Updated test suite for explainability & provenance (#696)

* Provenance tests * Embeddings tests * Test librarian * Test triples stream * Test concurrency * Entity centric graph writes * Agent tool service tests * Structured data tests * RDF tests * Addition LLM tests * Reliability tests
2026-04-30 10:56:23 +02:00 · 2026-03-13 14:27:42 +00:00 · 2026-03-13 14:27:42 +00:00 · 29b4300808
commit 29b4300808
parent e6623fc915
36 changed files with 8799 additions and 0 deletions
--- a/tests/unit/test_embeddings/test_document_embeddings_processor.py
+++ b/tests/unit/test_embeddings/test_document_embeddings_processor.py
@ -0,0 +1,164 @@
+"""
+Tests for document embeddings processor — single-chunk embedding via batch API.
+"""
+
+import pytest
+from unittest.mock import AsyncMock, MagicMock
+
+from trustgraph.embeddings.document_embeddings.embeddings import Processor
+from trustgraph.schema import (
+    Chunk, DocumentEmbeddings, ChunkEmbeddings,
+    EmbeddingsRequest, EmbeddingsResponse, Metadata,
+)
+
+
+@pytest.fixture
+def processor():
+    return Processor(
+        taskgroup=AsyncMock(),
+        id="test-doc-embeddings",
+    )
+
+
+def _make_chunk_message(chunk_text="Hello world", doc_id="doc-1",
+                        user="test", collection="default"):
+    metadata = Metadata(id=doc_id, user=user, collection=collection)

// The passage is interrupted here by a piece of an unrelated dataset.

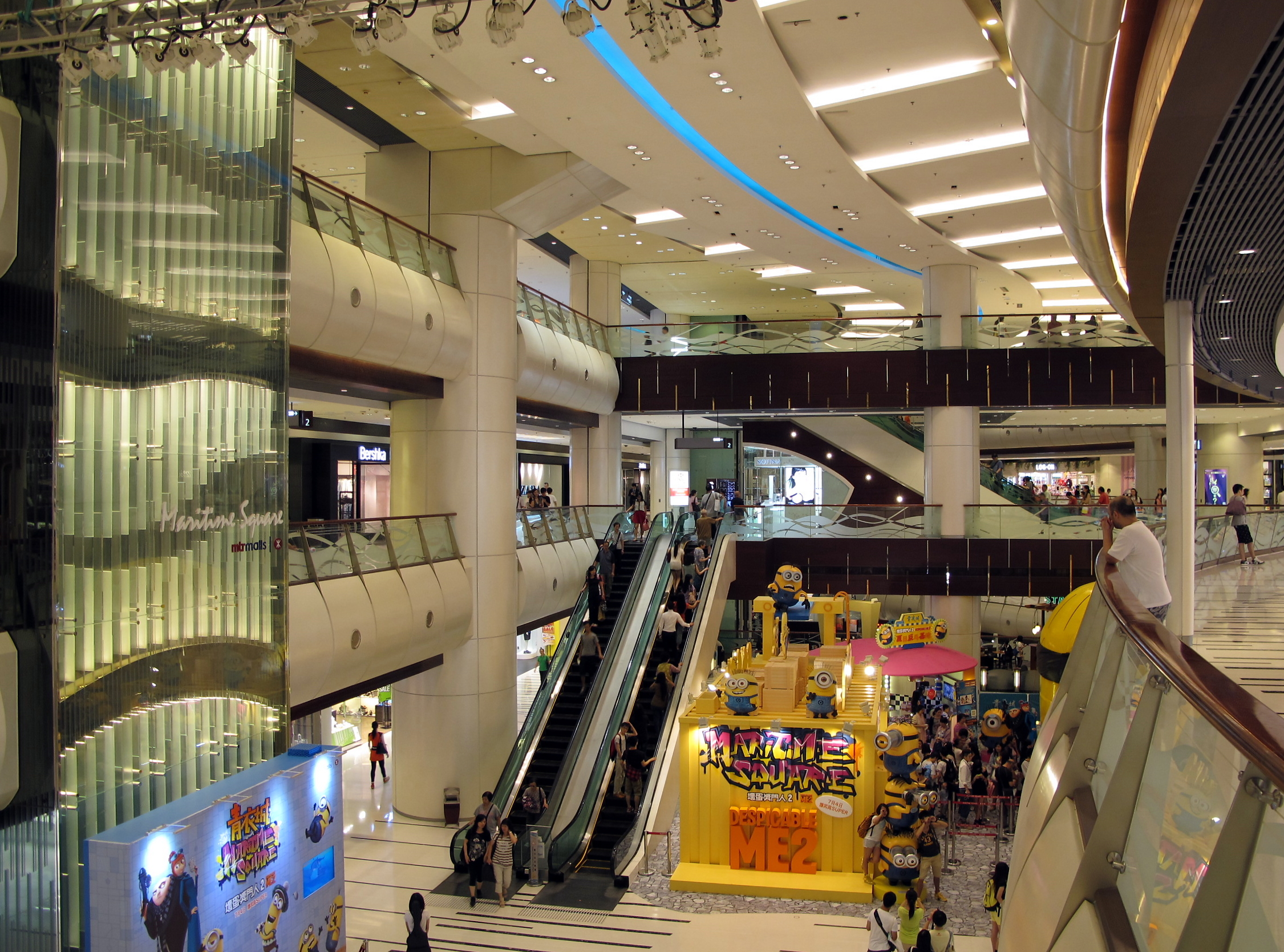 Maritime Square Void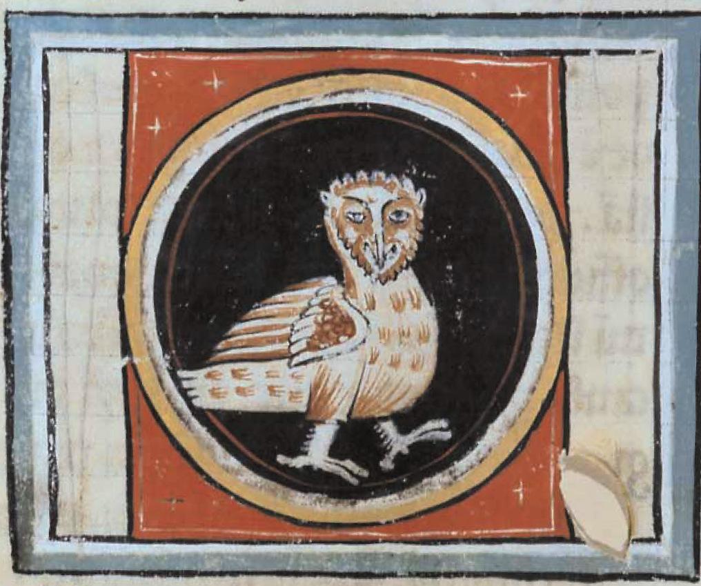 de avibus miniatura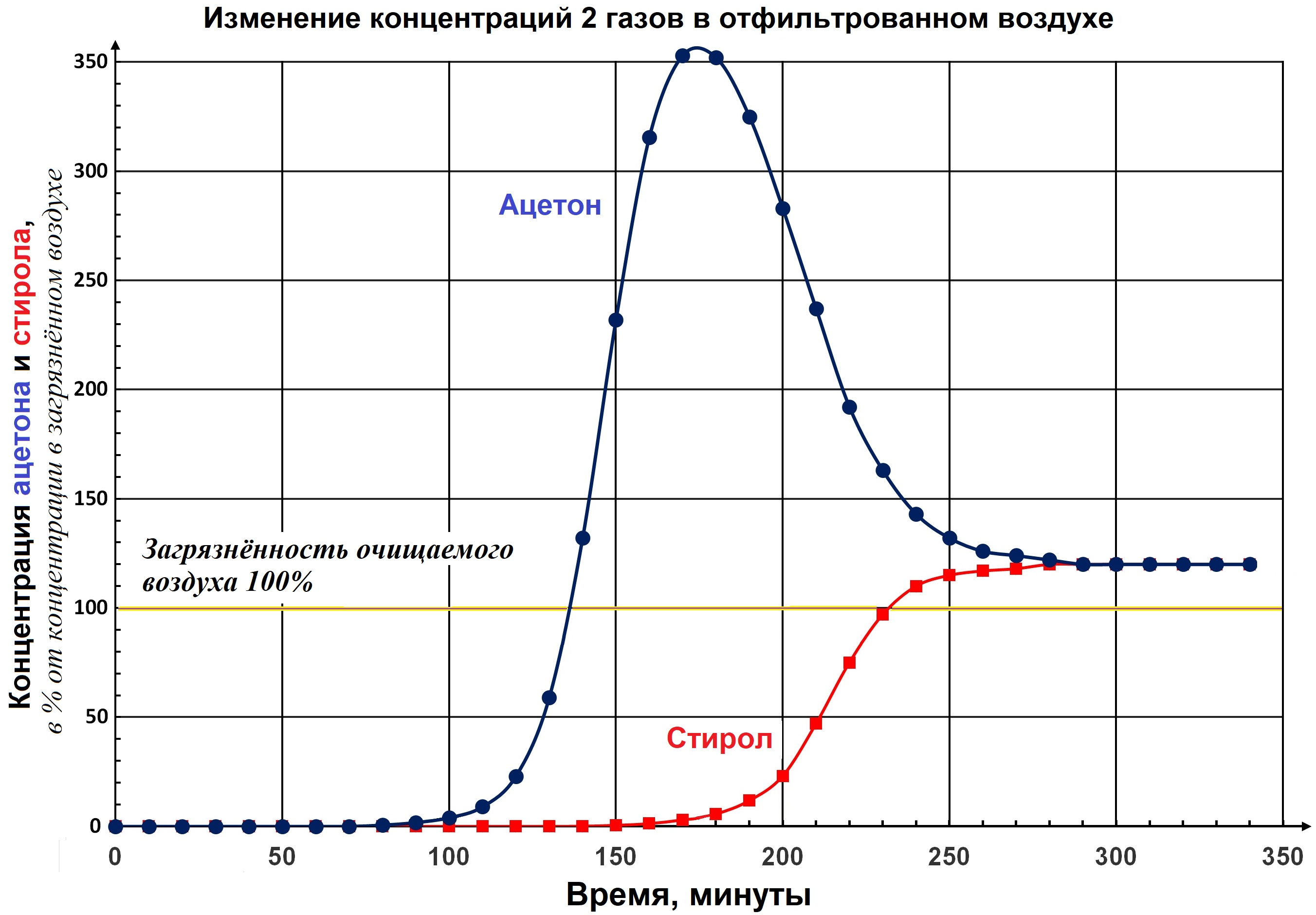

+    value = Chunk(metadata=metadata, chunk=chunk_text, document_id=doc_id)
+    msg = MagicMock()
+    msg.value.return_value = value
+    return msg
+
+
+class TestDocumentEmbeddingsProcessor:
+
+    @pytest.mark.asyncio
+    async def test_sends_single_text_as_list(self, processor):
+        """Document embeddings should wrap single chunk in a list for the API."""
+        msg = _make_chunk_message("test chunk text")
+
+        mock_request = AsyncMock(return_value=EmbeddingsResponse(
+            error=None, vectors=[[0.1, 0.2, 0.3]]
+        ))
+        mock_output = AsyncMock()
+
+        def flow(name):
+            if name == "embeddings-request":
+                return MagicMock(request=mock_request)
+            elif name == "output":
+                return mock_output
+            return MagicMock()
+
+        await processor.on_message(msg, MagicMock(), flow)
+
+        # Should send EmbeddingsRequest with texts=[chunk]
+        mock_request.assert_called_once()
+        req = mock_request.call_args[0][0]
+        assert isinstance(req, EmbeddingsRequest)
+        assert req.texts == ["test chunk text"]
+
+    @pytest.mark.asyncio
+    async def test_extracts_first_vector(self, processor):
+        """Should use vectors[0] from the response."""
+        msg = _make_chunk_message("chunk")
+
+        mock_request = AsyncMock(return_value=EmbeddingsResponse(
+            error=None, vectors=[[1.0, 2.0, 3.0]]
+        ))
+        mock_output = AsyncMock()
+
+        def flow(name):
+            if name == "embeddings-request":
+                return MagicMock(request=mock_request)
+            elif name == "output":
+                return mock_output
+            return MagicMock()
+
+        await processor.on_message(msg, MagicMock(), flow)
+
+        result = mock_output.send.call_args[0][0]
+        assert isinstance(result, DocumentEmbeddings)
+        assert len(result.chunks) == 1
+        assert result.chunks[0].vector == [1.0, 2.0, 3.0]
+
+    @pytest.mark.asyncio
+    async def test_empty_vectors_response(self, processor):
+        """Should handle empty vectors response gracefully."""
+        msg = _make_chunk_message("chunk")
+
+        mock_request = AsyncMock(return_value=EmbeddingsResponse(
+            error=None, vectors=[]
+        ))
+        mock_output = AsyncMock()
+
+        def flow(name):
+            if name == "embeddings-request":
+                return MagicMock(request=mock_request)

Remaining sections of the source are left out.